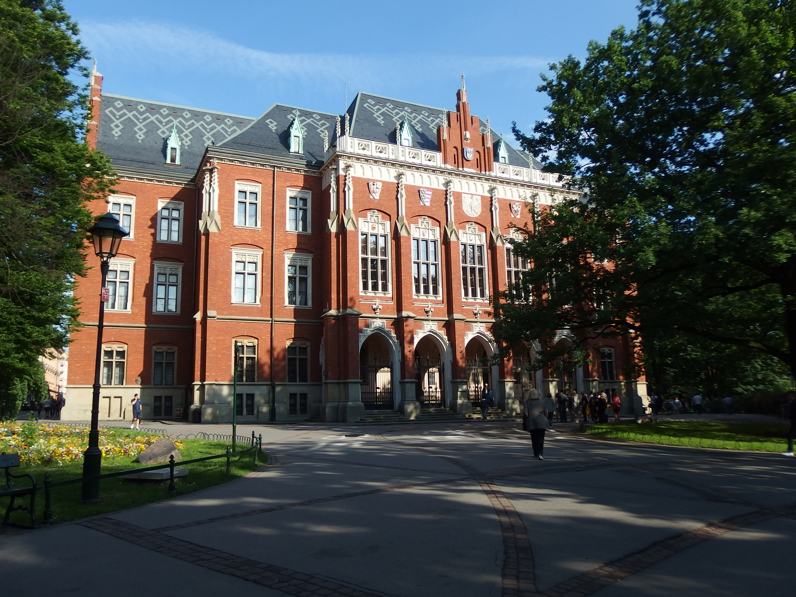 Uniwersytet Jagielloński, Collegium Novum
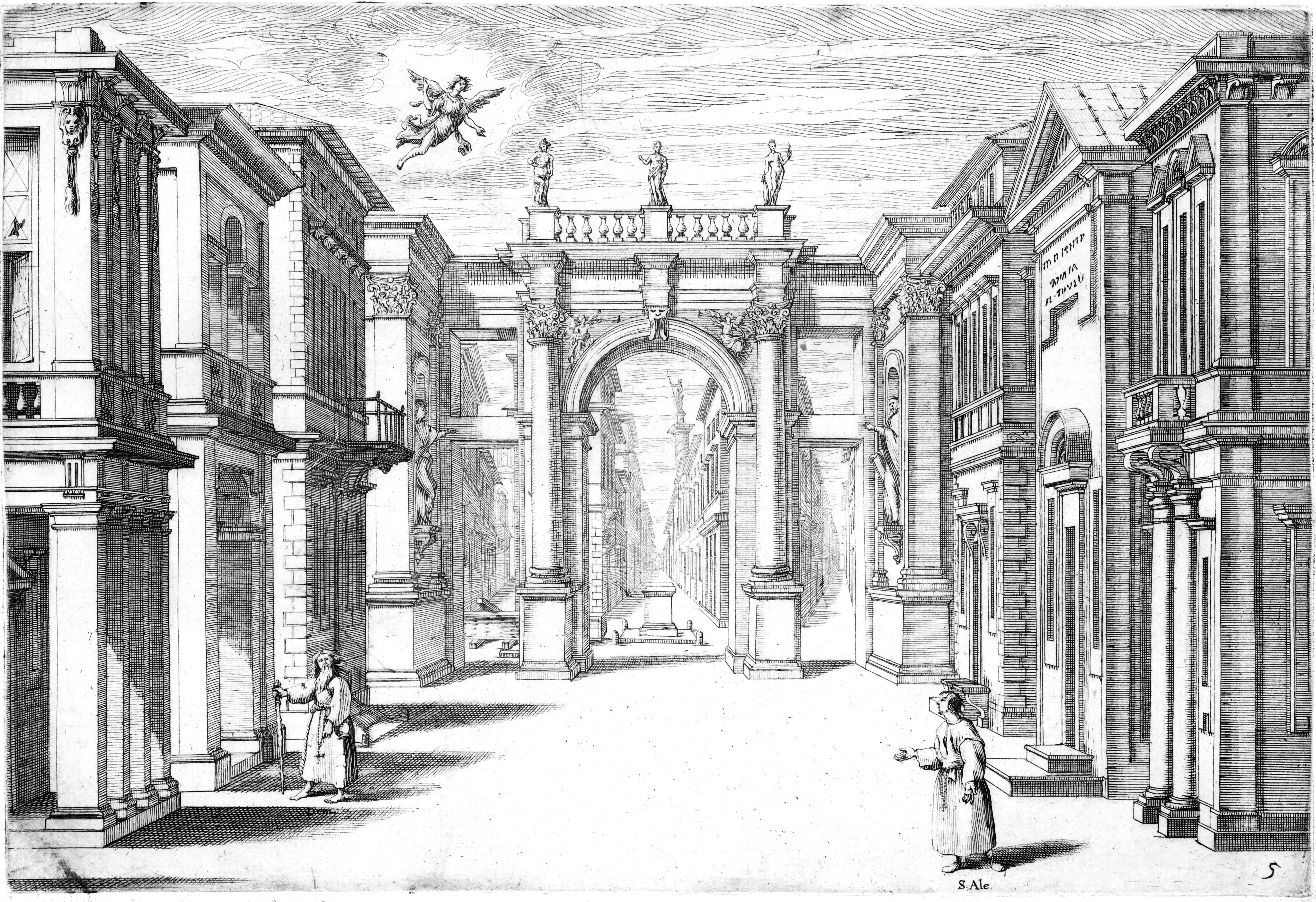 Stefano Landi - Il Sant'Alessio - Rome 1634 - Plate 5 without proscenium
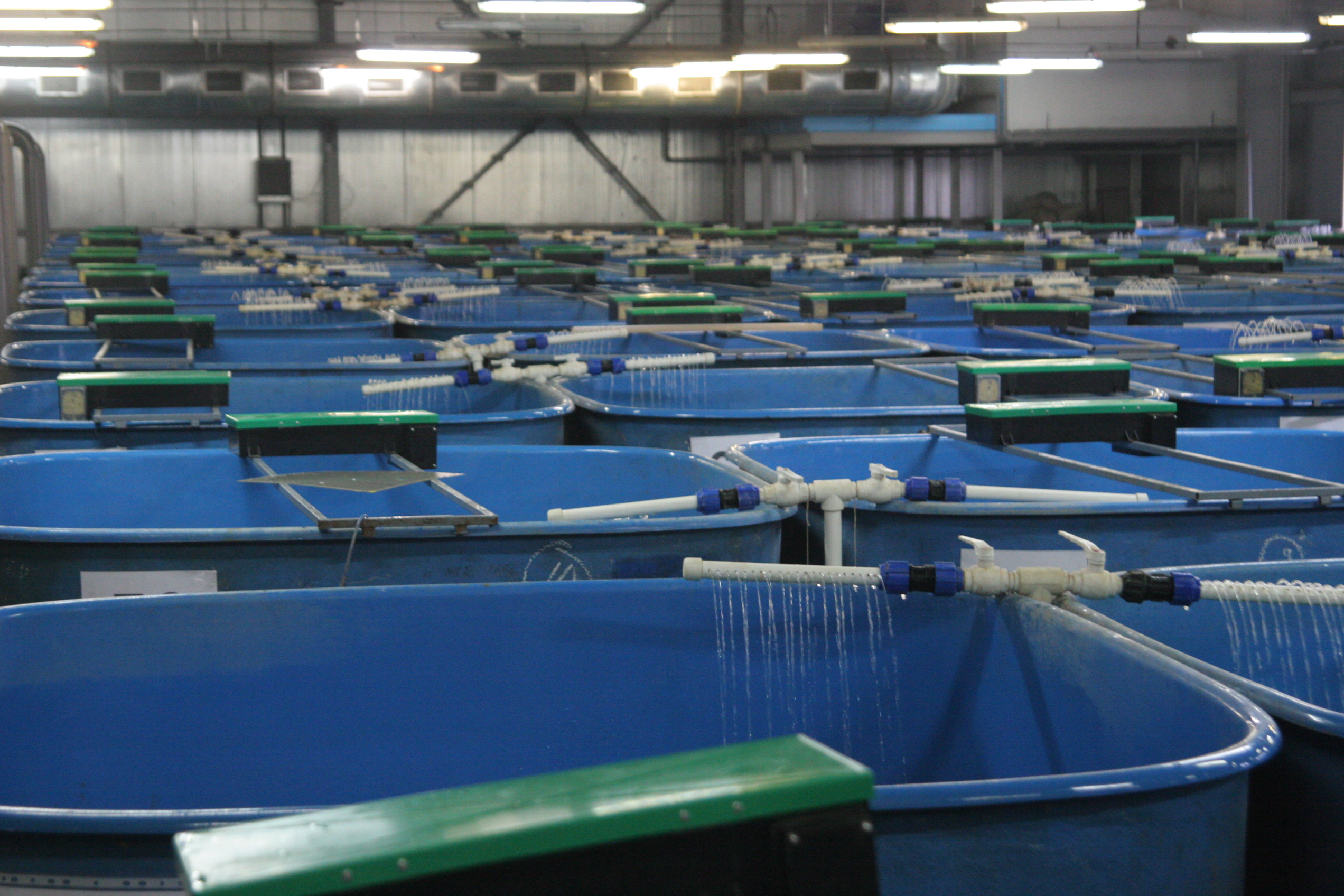 Астрахань, апрель 2011
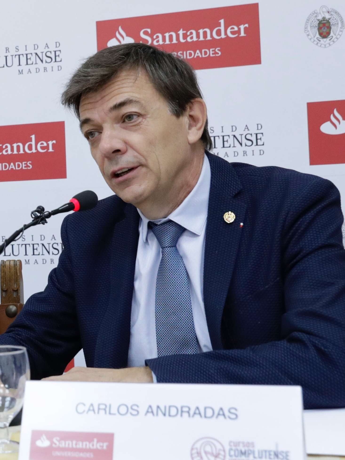 Inauguración del curso de verano de la Universidad Complutense de Madrid sobre la calidad democrática en España
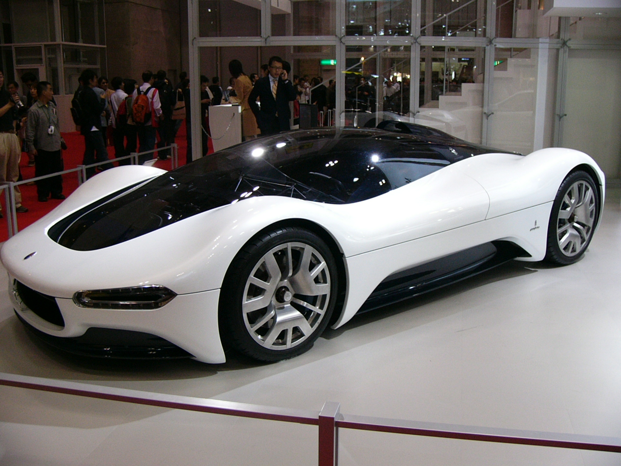 マセラティ・バードケイジ 東京モーターショー2005にて撮影
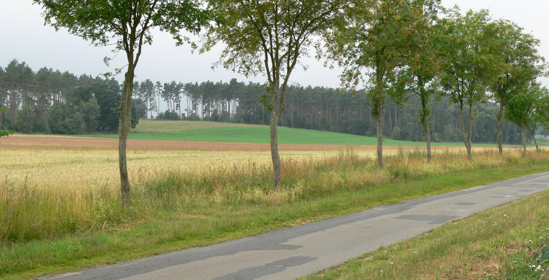 Kiefernwald bei Sareitz auf dem Drawehn
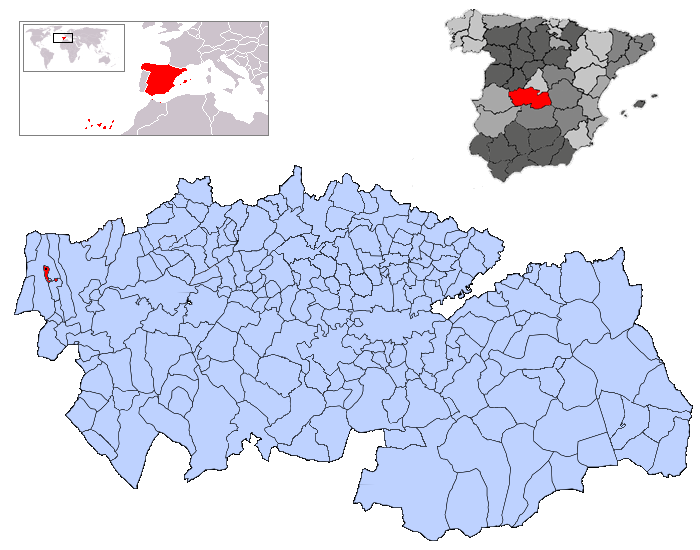 Las Ventas de San Julián en la provincia de Toledo
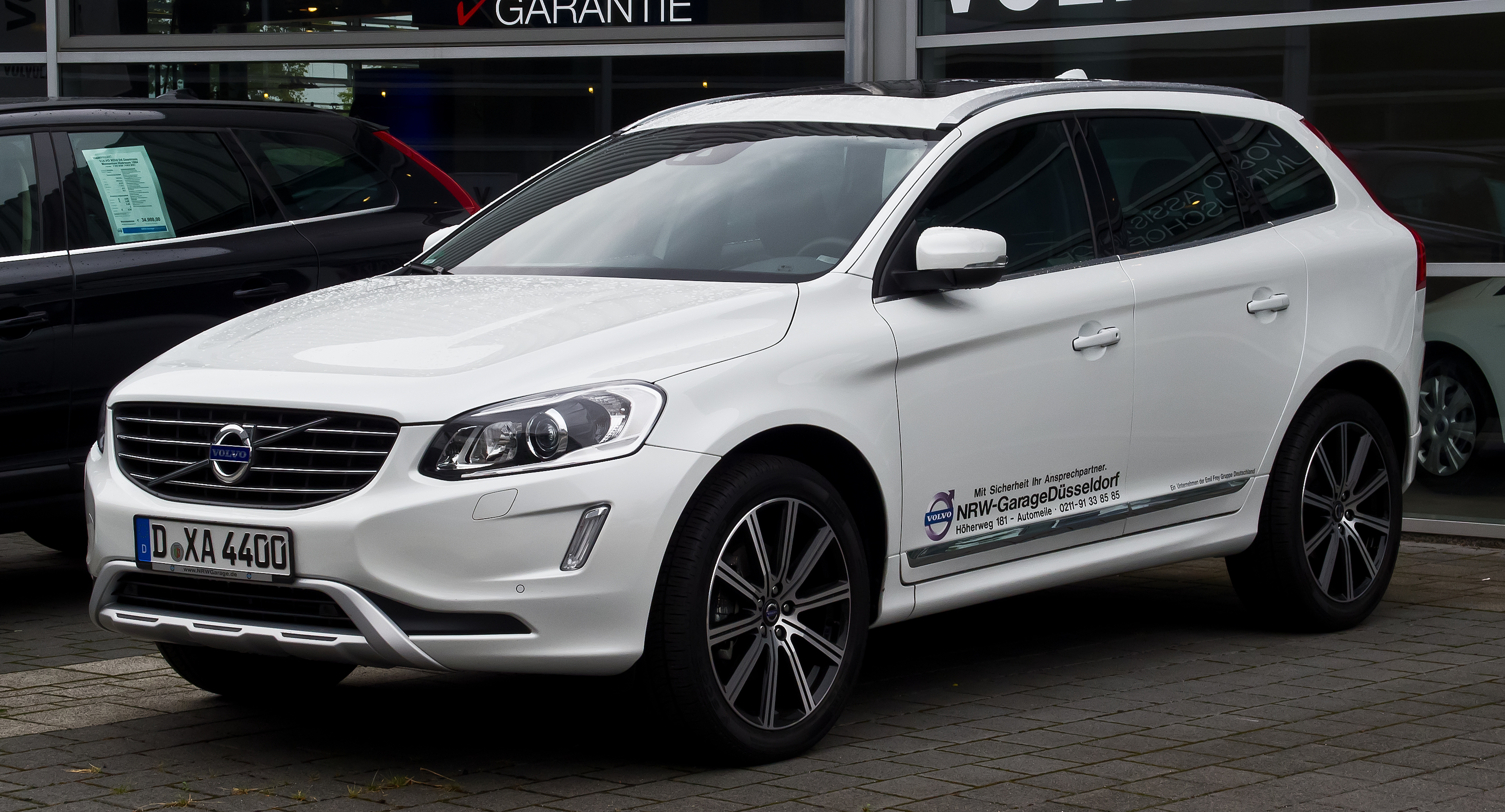 Volvo XC60 D5 AWD Summum (Facelift)
+-------+
TASK TO COMPLETE :: Here the job is to repeat the entries verbatim while leaving all pictures out.

ANSWER SECTION ::
 Uniwersytet Jagielloński, Collegium Novum
 Stefano Landi - Il Sant'Alessio - Rome 1634 - Plate 5 without proscenium
 Астрахань, апрель 2011
 Inauguración del curso de verano de la Universidad Complutense de Madrid sobre la calidad democrática en España
 マセラティ・バードケイジ 東京モーターショー2005にて撮影
 Kiefernwald bei Sareitz auf dem Drawehn
 Las Ventas de San Julián en la provincia de Toledo
 Volvo XC60 D5 AWD Summum (Facelift)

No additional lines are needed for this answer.